The main outcome measure was relative risks (RRs) for incident cancers and population-attributable risk (PAR). Of the total patients who were followed up (for as long as 32 years), 20,414 cancers among women and 7.571 cancers among men were documented. 

Regular use of aspirin was associated with a lower risk of overall cancer (RR 0.97, 95% CI: 0.94–0.99), mainly due to a lower incidence of GI tract cancers (RR 0.85, 95% CI: 0.80–0.91), particularly colorectal cancers (RR 0.91, 95% CI: 0.75–0.88).

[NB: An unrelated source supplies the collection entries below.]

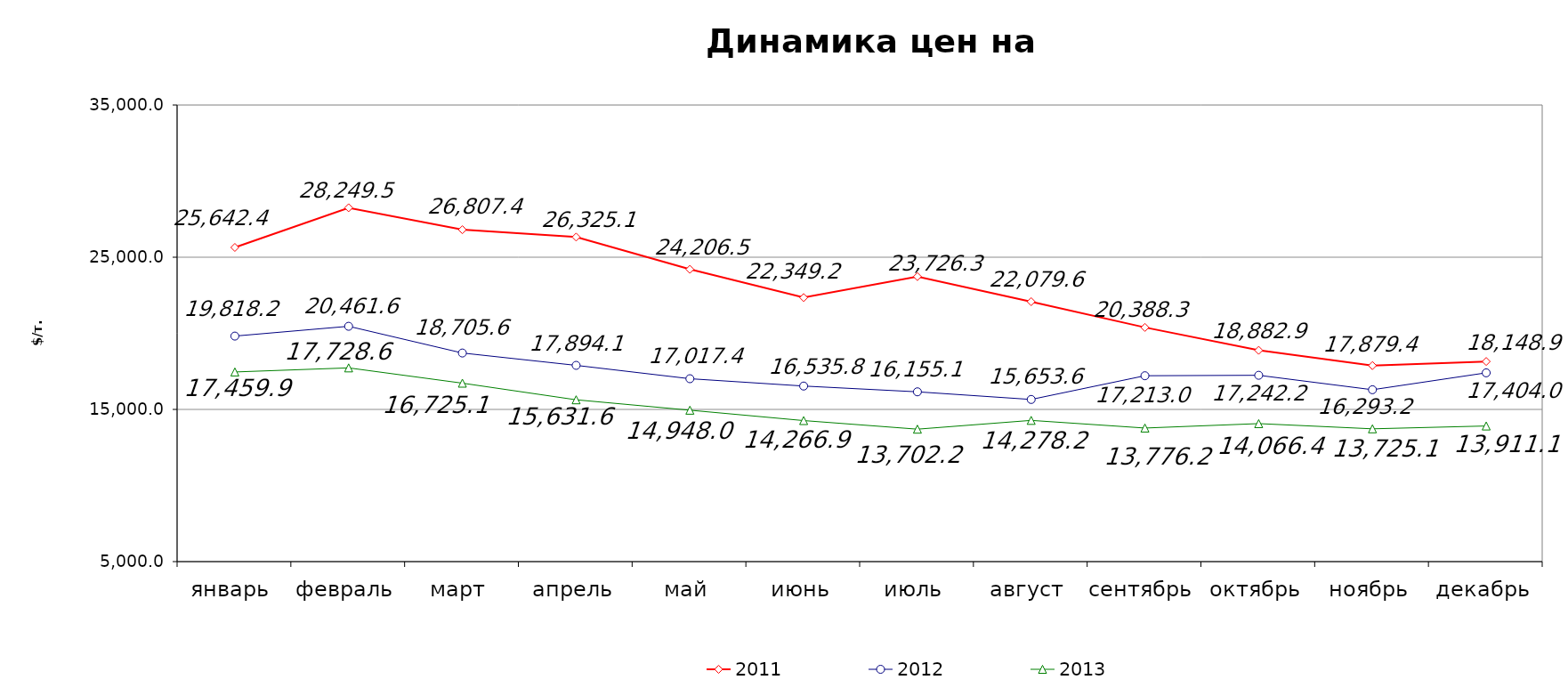
| Category | 2011 | 2012 | 2013 |
|---|---|---|---|
| январь | 25642.38 | 19818.21 | 17459.886 |
| февраль | 28249.5 | 20461.55 | 17728.625 |
| март | 26807.39 | 18705.57 | 16725.13 |
| апрель | 26325.14 | 17894.079 | 15631.55 |
| май | 24206.5 | 17017.385 | 14947.98 |
| июнь | 22349.21 | 16535.79 | 14266.875 |
| июль | 23726.31 | 16155.1 | 13702.175 |
| август | 22079.55 | 15653.639 | 14278.22 |
| сентябрь | 20388.3 | 17213 | 13776.19 |
| октябрь | 18882.859 | 17242.17 | 14066.41 |
| ноябрь | 17879.44 | 16293.18 | 13725.12 |
| декабрь | 18148.9 | 17403.95 | 13911.125 |
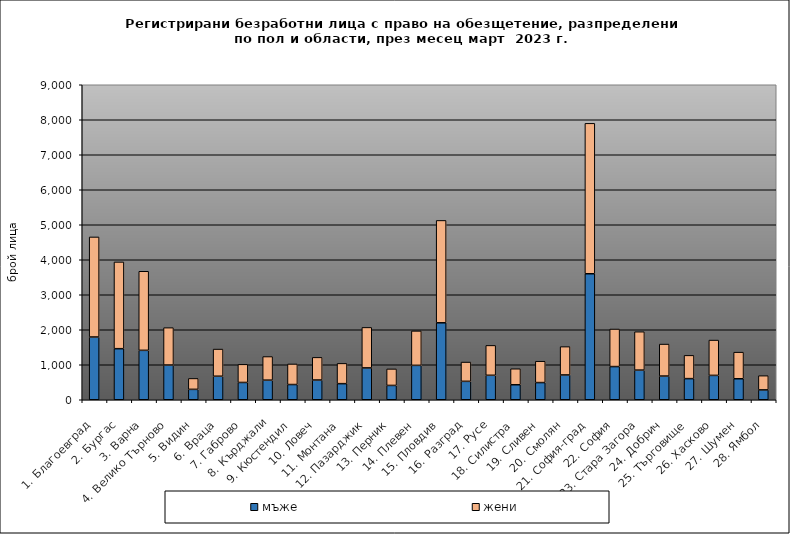
| Category | мъже | жени |
|---|---|---|
| 1. Благоевград | 1793 | 2859 |
| 2. Бургас | 1459 | 2479 |
| 3. Варна | 1412 | 2259 |
| 4. Велико Търново | 992 | 1068 |
| 5. Видин | 297 | 312 |
| 6. Враца | 672 | 776 |
| 7. Габрово | 494 | 518 |
| 8. Кърджали | 560 | 674 |
| 9. Кюстендил | 435 | 588 |
| 10. Ловеч | 564 | 647 |
| 11. Монтана | 460 | 579 |
| 12. Пазарджик | 910 | 1157 |
| 13. Перник | 409 | 472 |
| 14. Плевен | 983 | 984 |
| 15. Пловдив | 2199 | 2925 |
| 16. Разград | 526 | 551 |
| 17. Русе | 699 | 854 |
| 18. Силистра | 429 | 457 |
| 19. Сливен | 491 | 610 |
| 20. Смолян | 709 | 809 |
| 21. София-град | 3600 | 4298 |
| 22. София | 948 | 1073 |
| 23. Стара Загора | 847 | 1097 |
| 24. Добрич | 677 | 914 |
| 25. Търговище | 604 | 664 |
| 26. Хасково | 696 | 1009 |
| 27. Шумен | 600 | 760 |
| 28. Ямбол | 282 | 406 |
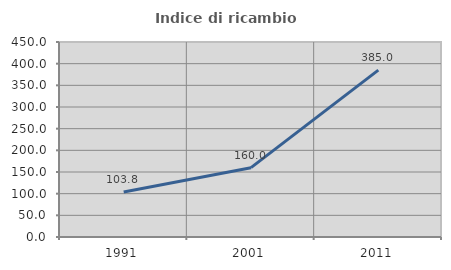
| Category | Indice di ricambio occupazionale  |
|---|---|
| 1991.0 | 103.846 |
| 2001.0 | 160 |
| 2011.0 | 385 |
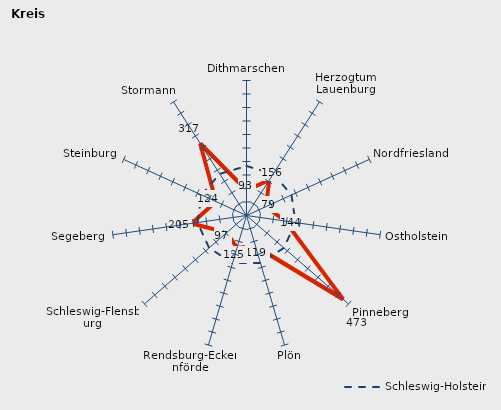
| Category | Kreise | Schleswig-Holstein |
|---|---|---|
| Dithmarschen | 93.273 | 183.286 |
| Herzogtum Lauenburg | 156.179 | 183.286 |
| Nordfriesland | 79.435 | 183.286 |
| Ostholstein | 143.99 | 183.286 |
| Pinneberg | 473.299 | 183.286 |
| Plön | 118.726 | 183.286 |
| Rendsburg-Eckernförde | 124.567 | 183.286 |
| Schleswig-Flensburg | 96.571 | 183.286 |
| Segeberg | 205.31 | 183.286 |
| Steinburg | 124.417 | 183.286 |
| Stormann | 317.4 | 183.286 |
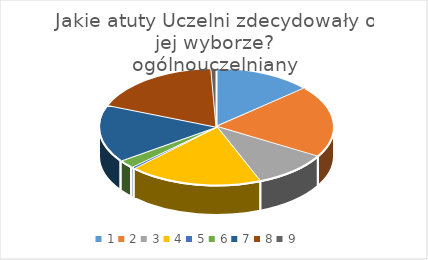
| Category | Series 0 |
|---|---|
| 0 | 113 |
| 1 | 166 |
| 2 | 87 |
| 3 | 154 |
| 4 | 4 |
| 5 | 19 |
| 6 | 132 |
| 7 | 152 |
| 8 | 6 |

Use of at least 0.5–1.5 standard aspirin tablets weekly demonstrated benefit on GI tract cancers. The minimum duration of regular aspirin use tied to a decreased risk was 6 years. In adults >50 years old, regular aspirin could prevent 33 colorectal cancers per 100,000 person years (PAR 17.05) in those who had not had a lower endoscopy, and prevent 18 colorectal cancers per 100,000 person years (PAR 8.5%) among those who had. 

The risk of breast cancer, advanced prostate, or lung cancer was not associated with regular aspirin use. Study authors concluded that regular aspirin use may prevent a significant proportion of colorectal cancers and complement the benefits of screening.